La corruption est partout, de plus en plus. Elle est acceptée. Par presque tous. Pas tous. Pendant la campagne, le PC en a fait son thème, et UDAR aussi, ce qui explique en partie leur succès inattendu. Dans la société civile, la lutte contre la corruption devient un argument du vote démocratique pour une conscience citoyenne protopolitique : expliquer aux gens quelle sorte de vautour ils vont amener au Parlement pour un banc près de chez eux, ou un terrain de jeu…

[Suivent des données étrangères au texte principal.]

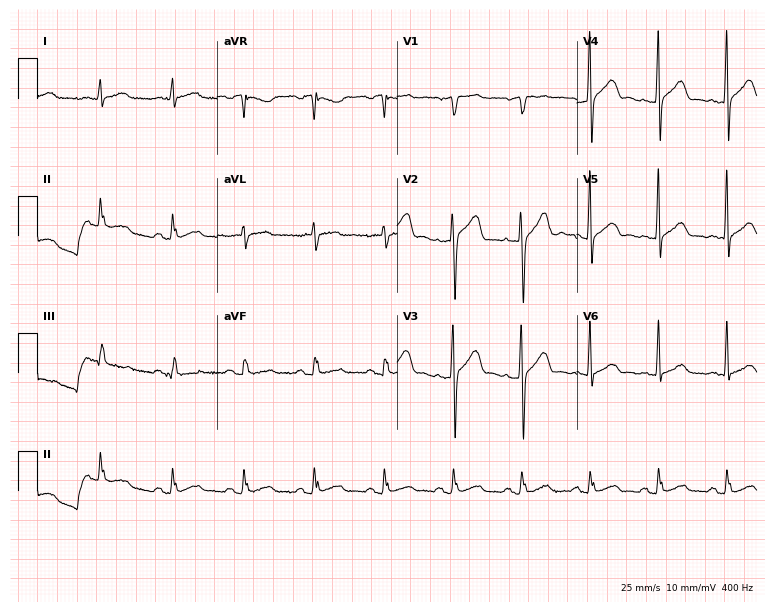
Resting 12-lead electrocardiogram (7.3-second recording at 400 Hz). Patient: a male, 57 years old. Read as a normal ECG.

La transformation des structures oligarchiques se voit un peu à travers les média : ceux que paient désormais les oligarques ne donnent plus l’information honnête qu’ils fournissaient peu avant. Mais il reste dans le pays une formation et une sensibilité journalistiques bien réelles, et les gens peuvent s’informer s’ils le veulent.

Et l’Europe ? Il ne semble pas que ce soit la question à l’ordre du jour… La Russie quant à elle attend que tombe le fruit mûr.